また、上記例は記録パターンが既知の場合に関して記したが、記録パターンが未知の場合に関しても同様な手法により、再生信号の品位を評価することが可能と考えられる。この手法は特開2003−141823号公報に開示されている(特許文献2)。これによれば、最も確からしい状態遷移のパスのメトリック値:Paと2番目に確からしいパスのメトリック値:Pbにおいてメトリック差値|Pa−Pb|を統計処理し、評価することで再生信号品位の評価をすることが可能となる。
特開平10−21651号公報 特開2003−141823号公報
上記従来例における再生信号品位の評価方法では、記録再生における装置のパラメータの条件を最適な状態に的確に短時間で導くには不十分であり、最適な記録再生条件を見出すことができないという問題点が浮上してきた。
以下、これについて説明を加える。上述したようにディジタル情報の量が飛躍的に増大しており、これに伴い大容量化、高密度化に適した光ディスク及び光ディスク装置の開発が進められている。
このような状況下の中、光変調記録時の熱的な干渉の影響を低減するために、記録におけるレーザーパルスの点灯形態も複雑化している。特に、オーバーライト可能な光ディスク媒体においては、記録パルス点灯の中に記録マークを形成する役割を持つ記録パルスと、記録マークでない非マークを形成する消去パルスとを併せ持つ記録パルス列を用いて情報の記録が行われている。

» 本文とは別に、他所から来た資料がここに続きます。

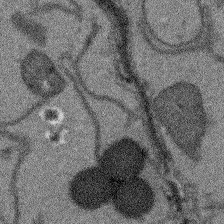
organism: Arabidopsis thaliana
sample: Root tip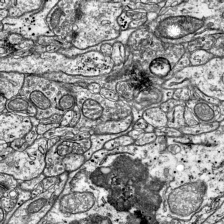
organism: Mouse
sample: Visual Cortex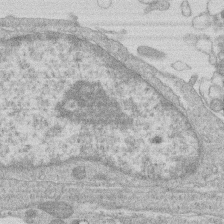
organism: Human
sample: Macrophage cells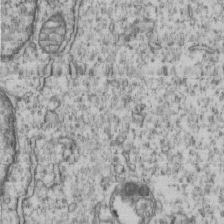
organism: Human
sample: MDA-MB-231 cells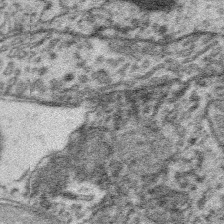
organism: Platynereis dumerilii

また、オーバーライト可能な媒体に拘わらず、より高速でのデータ転送が要求されているために、標準記録レートに対して、2倍、4倍、…、と言った高速対応記録が可能な光ディスクドライブが開発されている。
以上のような、高線密度化対応、高速化対応がなされている中で、再生信号品位の状態も複雑化している。光ディスクの記録またはオーバーライトによる記録マークの形成は記録時のレーザー点灯による媒体の温度分布状態、或いは、温度分布の過渡状態に依存して決定され、記録マークを見た場合、このマークの前端と後端とでは必ずしも同じ状態にはなっていない。このことは、このマークを再生した場合に再生信号にも同様なことが言え、マーク前端における再生信号品位と、マーク後端における再生信号品位とでは異なる状態になり得る。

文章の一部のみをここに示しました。